- DESCRIPTION OF THE TASK: When you copy the material below, keep every line exact and omit the pictures.

- DATA EXTRACT:

++++++++++

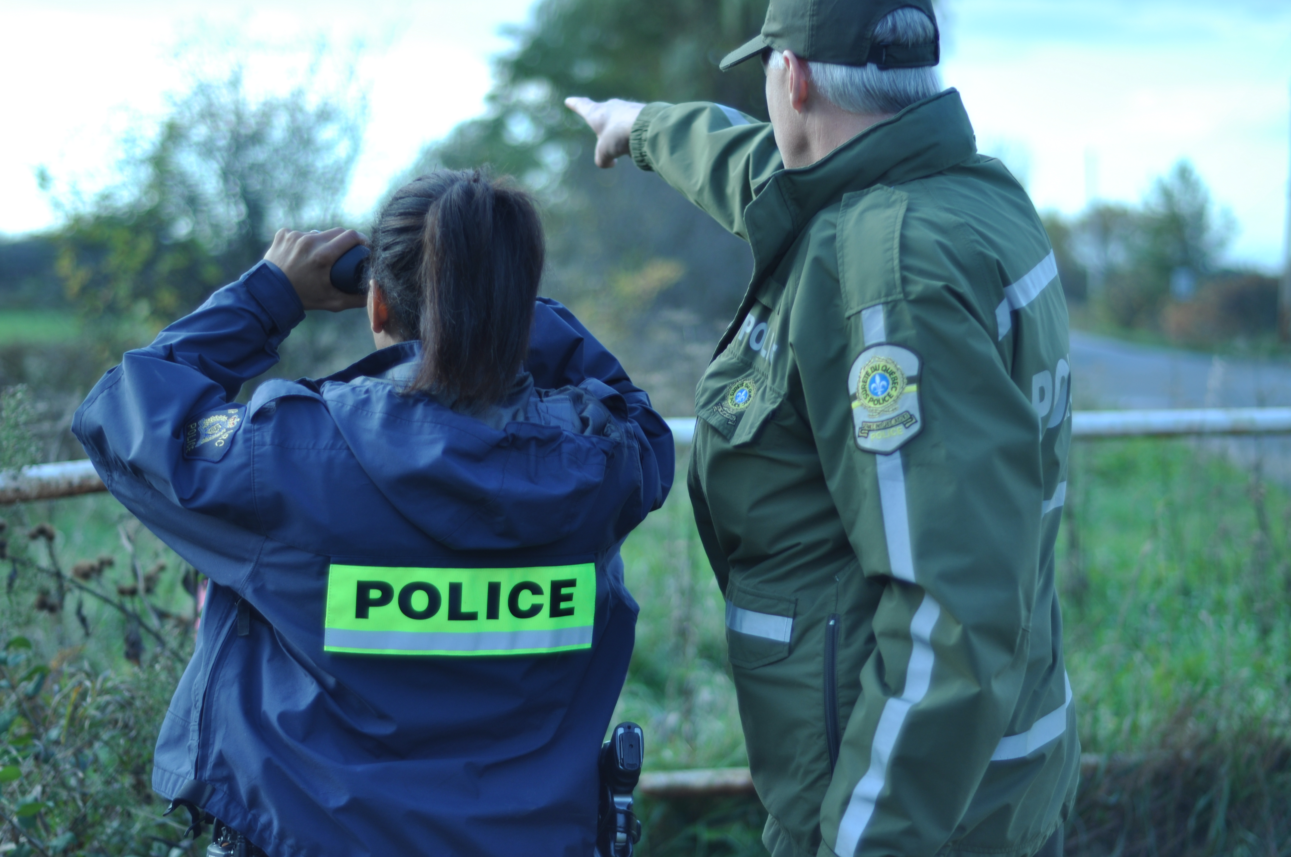 surveillance
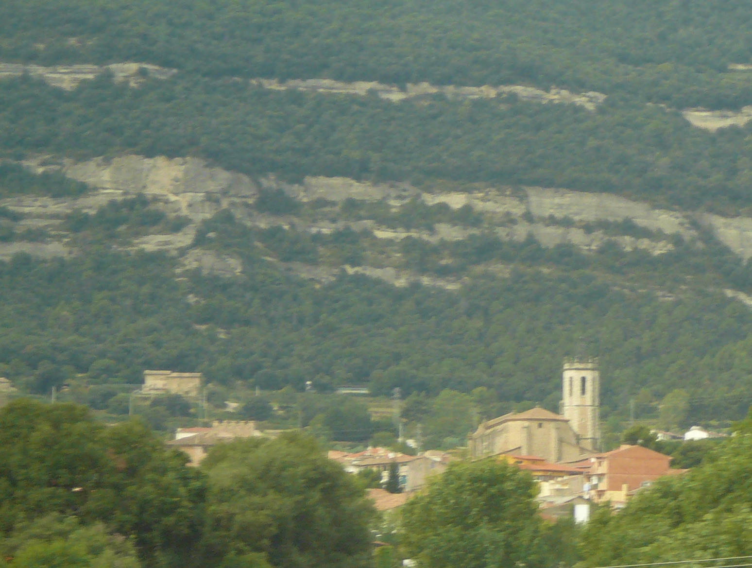 Vinyoles (Centelles)
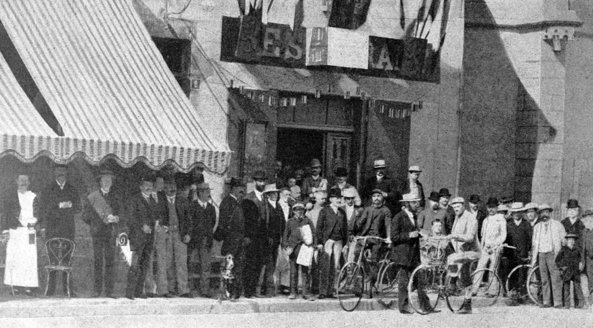 Paris-Brest-Paris 1891, le contrôle de Saint-Brieuc.
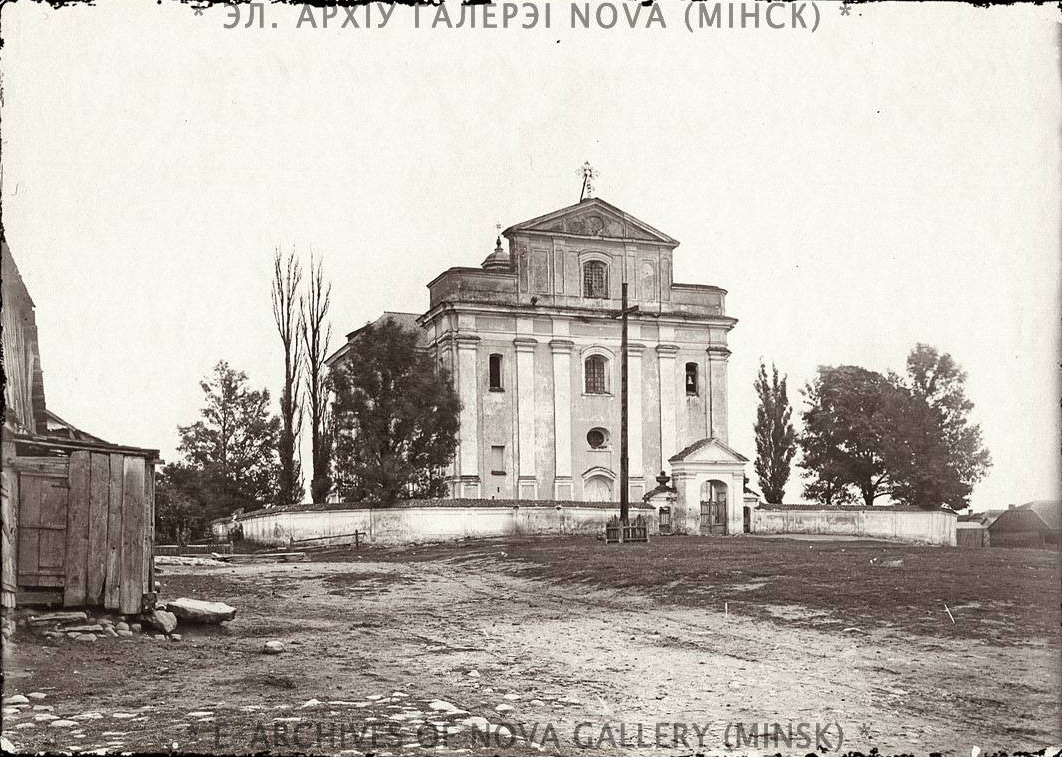 Беларуская (тарашкевіца): Бераставіца Вялікая (Bierastavica Vialikaja), рог пляцу Рынку (plac Rynak) і вуліцы Хадкевічаўскай (vulica Chadkievičaŭskaja). Касьцёл Візытацыі Найсьвяцейшай Панны Марыі

++++++++++

- ANSWER SECTION:
 surveillance
 Vinyoles (Centelles)
 Paris-Brest-Paris 1891, le contrôle de Saint-Brieuc.
 Беларуская (тарашкевіца): Бераставіца Вялікая (Bierastavica Vialikaja), рог пляцу Рынку (plac Rynak) і вуліцы Хадкевічаўскай (vulica Chadkievičaŭskaja). Касьцёл Візытацыі Найсьвяцейшай Панны Марыі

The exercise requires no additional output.